Autism Acceptance: Echolalia

Echolalia is described as the meaningless repeating of others’ phrases. I gotta tell you, though, echolalia has meaning sometimes.

My son and I watch a lot of Pixar movies. My son engages in a lot of echolalia, often never saying a word unless he heard it on a screen first. Most of his speech is reiterating a television show, commercial, movie, or YouTube video. So I get to hear a lot of “There are no red lights in a car chase!” (Big Hero 6) and “These facts an opinions are all so similar!” (Inside Out) and “Oh no, Slushious!” (Home, which is Dreamworks, so forgive me)

Through my own experience with echolalia, I’m here to tell you that, if you think about the context in which these phrases are said (tense situation, happy situation, sad situation) the phrases make sense. When I was little, I often took movie quotes and said the phrase that matched the emotion the movie made me feel at the time with the emotion I was feeling. Of course, I used Land Before Time, Beauty and the Beast, Aladdin, and 101 Dalmations rather than Pixar and Dreamworks movies.

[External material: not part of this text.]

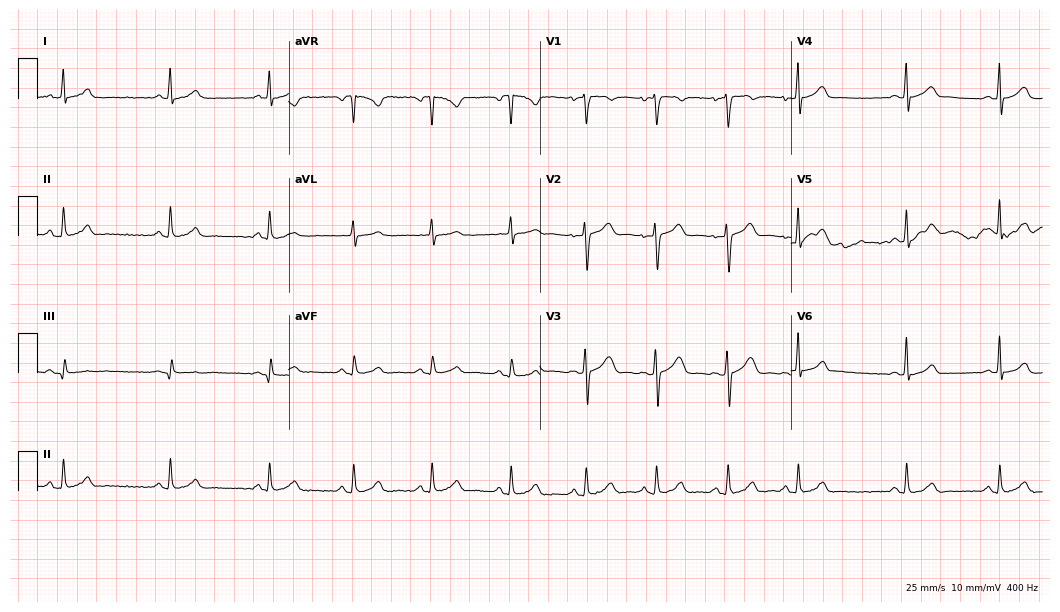
12-lead ECG from a female patient, 21 years old (10.2-second recording at 400 Hz). Recorded interpretation: within normal limits.

I got in a lot of trouble for it for “not paying attention to what was happening,” though. I didn’t understand why, because the people in the movie felt sad too, so it was relevant to me. It matched. Even now, I have to stop myself from repeating movie lines. I remember the slaps, spankings, and stares full of hatred any time I opened my mouth as a child and stay quiet. I went from the weird, goofy kid to the shy and withdrawn child. I had learned that my mouth was my greatest enemy.

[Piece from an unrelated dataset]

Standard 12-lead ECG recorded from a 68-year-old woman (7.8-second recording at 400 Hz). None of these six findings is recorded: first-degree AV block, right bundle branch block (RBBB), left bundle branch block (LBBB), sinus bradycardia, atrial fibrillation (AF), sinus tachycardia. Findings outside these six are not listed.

Now that I have my own child, I refuse to allow him the same pain I went through. Not by my hands, or anyone else’s, as long as I can help it. I can recognize happy phrases, upset phrases, sad phrases, hungry phrases, because I have the proper context from the movies we watch.

Occasionally he asks for something himself, without prompting or using echolalia. But mostly he parrots what he hears, and that’s fine. One thing he will never hear from me is “Stop saying that,” followed by  name calling.

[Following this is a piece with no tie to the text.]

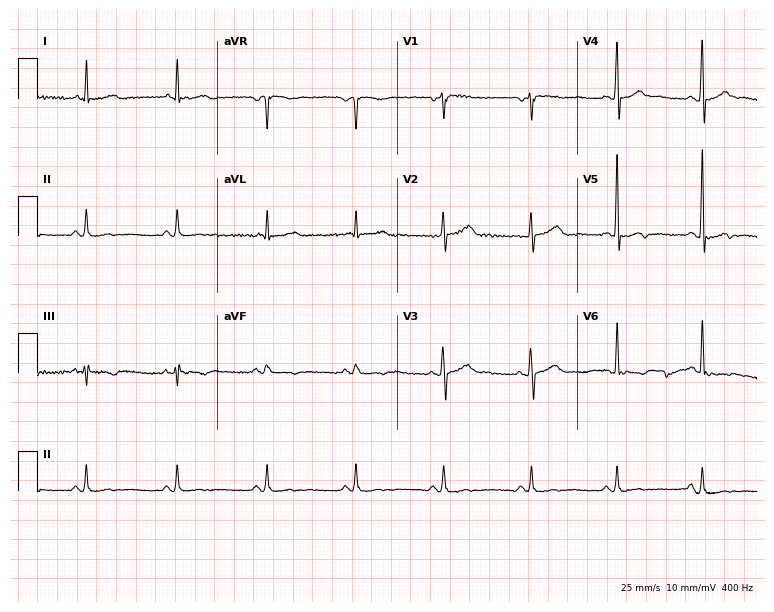
Resting 12-lead electrocardiogram (7.3-second recording at 400 Hz). Patient: a 56-year-old male. None of these six findings is recorded: first-degree AV block, right bundle branch block, left bundle branch block, sinus bradycardia, atrial fibrillation, sinus tachycardia.
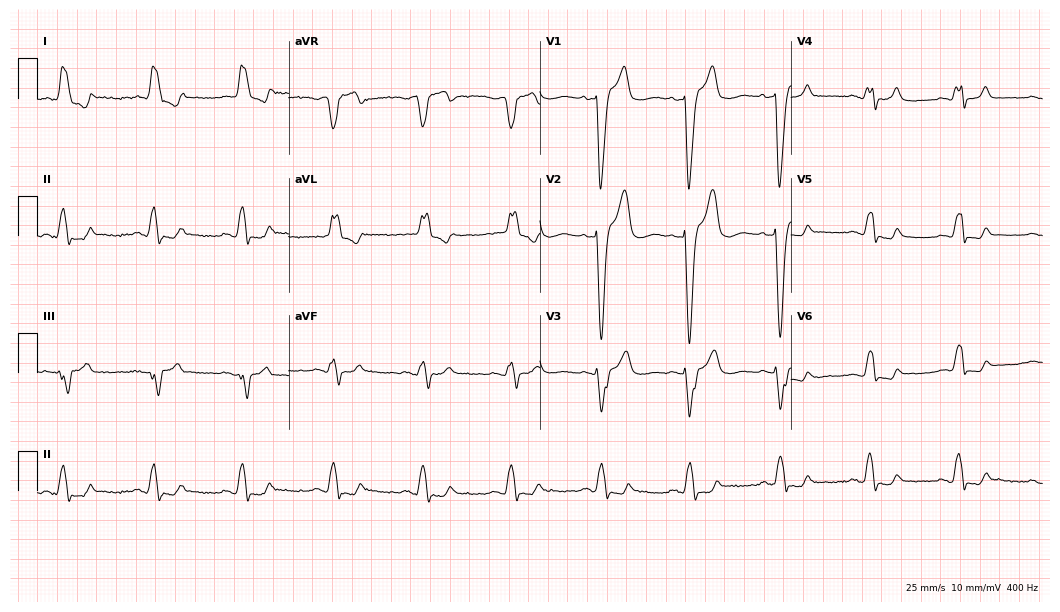
Resting 12-lead electrocardiogram. Patient: an 80-year-old female. The tracing shows left bundle branch block (LBBB).

I am not saying that every person who does echolalia is exactly the same. I’m saying, if someone you know does this, it might be a good starting point in understanding what they’re trying to tell you. Echolalia is used in kids to learn language, which means it’s an important part of communication. That doesn’t stop when your child is six, or twelve, or eighteen, thirty, and so on. How often do people use quotes others say to convey a sentiment they can’t express properly? How often are movie, videogame, Bible, and song lyric quotes put on a pretty background on tattooed on us because it echoes a sentiment we couldn’t express in our own words?

Echolalia is important. Take it all in.